CHP Genel Başkanı Kemal Kılıçdaroğlu, darbe girişimi sonrası kamudan ihraçlara karşı itirazlar için OHAL Komisyonu’nu adres gösteren Avrupa İnsan Hakları Mahkemesi’ne çıkışarak, “Siz Türkiye’de ne olup bittiğini bilmiyor musunuz?” diye sordu.
(AİHM), kanun hükmünde kararnameyle (KHK) ihraç edilen bir öğretmenin açtığı davayı reddederek, OHAL Komisyonu’nu adres göstermiş, hükümet bu kararı yerinde bularak, komisyonun temmuz ayında başvuruları kabul edeceğini öne sürmüştü.
Partisinin grup toplantısında konuşan Kılıçdaroğlu, AİHM’in kararının saygınlığına zarar verdiğini belirterek şunları söyledi: “Siz Türkiye’de ne olup bittiği bilmiyor musunuz?
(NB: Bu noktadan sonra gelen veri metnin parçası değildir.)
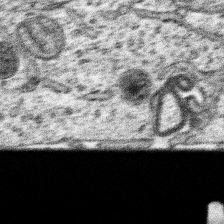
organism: Human
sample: HeLa cells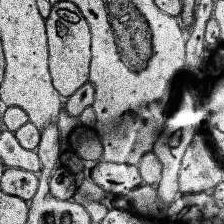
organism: Human
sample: Temporal Lobe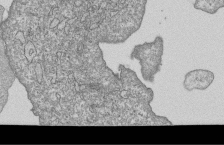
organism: Human
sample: MDA-MB-231 cells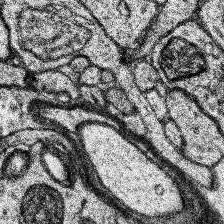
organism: Human
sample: Temporal Lobe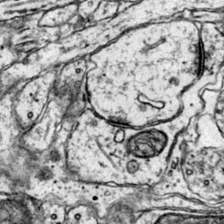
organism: Mouse
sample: Primary visual cortex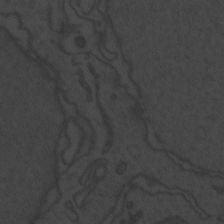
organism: Zebrafish
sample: Macrophage infected with Toxoplasma gondii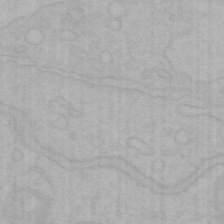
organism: Mouse
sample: Choroid plexus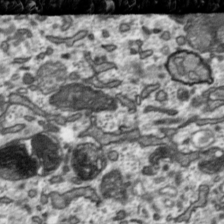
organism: Toxoplasma gondii
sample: Parasites in a vacuole inside a host cell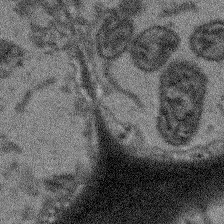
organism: Arabidopsis thaliana
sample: Root tip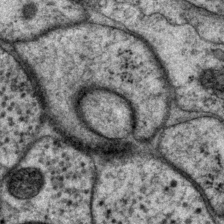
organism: P. pacificus
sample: Pharynx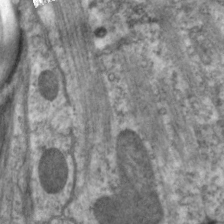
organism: C. elegans
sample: Pharynx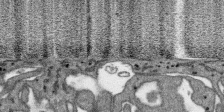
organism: Human
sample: Lung epithelial cells, uninfected (mock) control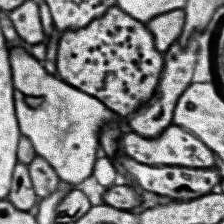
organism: Human
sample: Temporal Lobe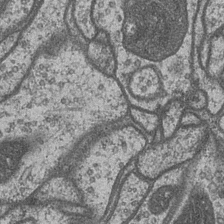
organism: Drosophila
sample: Optic medulla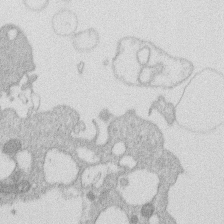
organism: Human
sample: Macrophage cells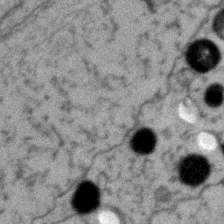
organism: Zebrafish
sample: Zebrafish embryo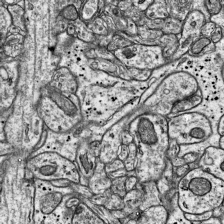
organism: Mouse
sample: Visual Cortex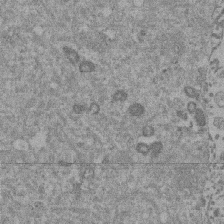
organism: Mouse
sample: Dividing mouse embryo 1 cell stage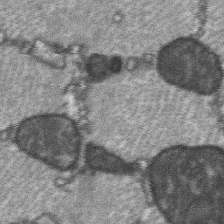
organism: C57BL Mouse
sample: Soleus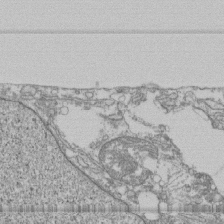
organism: Human
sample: Fibroblast cells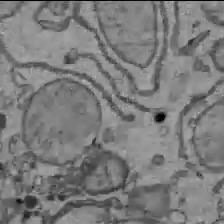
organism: C57BL Mouse
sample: Liver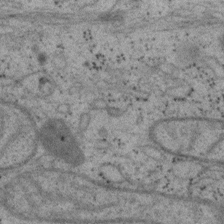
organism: Human
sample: HeLa cells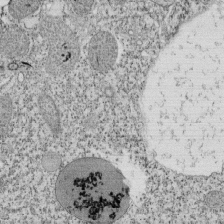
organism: Tetrahymena
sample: Cilia in tetrahymena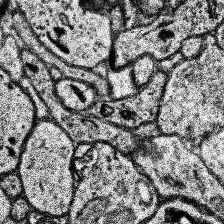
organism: Human
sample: Temporal Lobe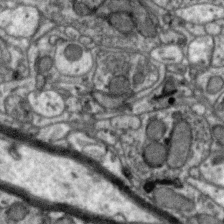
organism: Zebra finch
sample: Brain

Hangi adaletten bahsediyorsunuz. Geciken adalet adalet değildir. Onlara söylüyorum. Şu anda Türkiye’deki yargı resmen iktidarın tetikçiliğini yapıyor. AİHM bu konuma düşmemeli. Bu konuma düşerse o kurumda saygınlığını yitirir. Efendim komisyonda geçtikten sonra bakarız. Hangi komisyon. Darbe dönemlerinde yargı yolu kapatılır. 12 Eylül darbe döneminde ne yaşanıyorsa bugün katmerlisi yaşanıyor. Toplu ihraçlar… Kimin gücü kime yeterse.”
‘Bir şey çıkmayacağı belliydi’
Kılıçdaroğlu, gündemine partisinin şerh koyduğu Meclis Darbe Girişimini Araştırma Komisyonu’nun raporunu da aldı.
“Darbe yapılacağı biliniyordu, önlemediler” diyen Kılıçdaroğlu, şöyle devam etti: “Bir musibet bin nasihattan evladır. Böyle bir musibetle karşılaştık, niye oturup araştırmıyoruz? Getirdiler komisyonun başına FETÖ’yü öven adamı. Zaten bir şey çıkmayacağı baştan belliydi. Eski Genelkurmay Başkanları geliyor, MİT Müsteşarları geliyor, şu andakiler gelmiyor. Gelmek istiyorlar, niye hükümet izin vermiyor. Açığı ortaya çıkacak.”
‘Gariban olan içeride kalıyor’
CHP lideri İstanbul Büyükşehir Belediye Başkanı Kadir Topbaş ve eski başbakan yardımcısı Bülent Arınç’ın tutuklanan damatlarının salıverilmesine de tepki gösterdi: “Öğrenciler, erler aylardır hapiste. Ama annelerin kabahati var, iyi bir damat ya da kayınpeder bulmanız lazımdı. Damatlar serbest bırakılıyor. Parası olan dayısı olan serbest bırakılıyor. Gariban olan içerde kalıyor. Ben merak ediyorum Kadri Gürsel’in evi yok mu? Altan kardeşlerin, Nazlı Ilıcak’ın, Ahmet Şık’ın evleri yok mu? Onlar neden serbest bırakılmıyor? Çünkü kayınpederleri, dayıları yok, paraları yok. Bu ortam darbe ortamıdır. Herkes bunu çok iyi bilir. Bu dönemde adalette, yargıda, hukukta çalışmaz.”